Cota nas universidades: Inclusão ou retrocesso?

Enviada em 26/11/2020

As cotas surgiram como uma proposta do governo para prevenir e combater os preconceitos, visando diminuir a desigualdade social e promover a inclusão, dando oportunidade dos indivíduos das classes mais carentes, ascenderem socialmente, por meio da formação profissional, a qual muitos não teriam acesso sem o auxílio das cotas. Tal proposta é uma forma de inclusão que deve ser mantida e apoiada no Brasil, já que ela é um meio de combater a desigualdade social, o preconceito e a segregação racial, que são injustiças tão presentes no país.

Cabe destacar que a colonização brasileira foi marcada fortemente pela escravidão, e após sua abolição não foram realizados programas de inclusão desses cidadãos no mercado de trabalho, os deixando a marguem da sociedade. Tal realidade reduziu as oportunidades de muitos indivíduos, pois por terem condições de acessar apenas o ensino público, o qual é de baixa qualidade, chegam despreparados para um vestibular, o que torna injusta a competição com os alunos de escolas particulares pelo ingresso em uma universidade. As cotas tornam essa competição mais justa, pois separam um parcela das vagas para alunos de escolas públicas.

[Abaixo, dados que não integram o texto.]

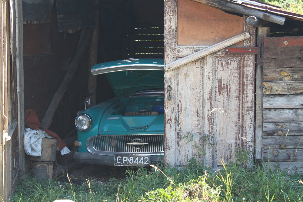 Auffinde-Situation eines sog. Scheunenfundes. Im Bild Opel Olympia Rekord P1, Baujahr 1958. Im Motorraum div. Pflanzen nach mehrjährigem Stillstand Abgebrochene Restauration nach finanziellem Engpaß

Adjacente a isso, com a escravidão a maior parte da população de país, a qual é negra ou parda foi segregada, vivendo nas periferias, com baixa qualidade de vida e oportunidades profissionais, o que contribuiu para o surgimento do racismo. Tais indivíduos são a maioria da população, mas são considerados minorias sociais, pois sofreram as injustiças históricas e continuam em desvantagem em relação a grupos privilegiados. As cotas são uma forma deles obterem maior representatividade no meio acadêmico, consequentemente no meio profissional e político, ocupando cargos superiores na sociedade e combatendo assim o preconceito e o racismo desenvolvidos por uma sociedade desigual.

Portanto, é evidente que o programa de cotas é benéfico para a inclusão social. Visto isso, é necessário que as universidades, como instituições que têm o objetivo de formar jovens instruidos, tanto profissionalmente quanto socialmente, realizem campanhas que conscientizem os alunos à respeito da importância social das cotas, para isso devem mostrar dados que comprovem a inclusão, como a pesquisa do IBGE que afirma que os alunos pardos e negros correspondem à 50,3% das matrículas de 2019, visando com isso desenvolver e propagar na sociedade a aceitação desse programa, por meio da compreensão do seu significativo papel social, que é reduzir os preconceitos e a desigualdade por meio do fornecimento de oportunidades de educação a todos os setores sociais.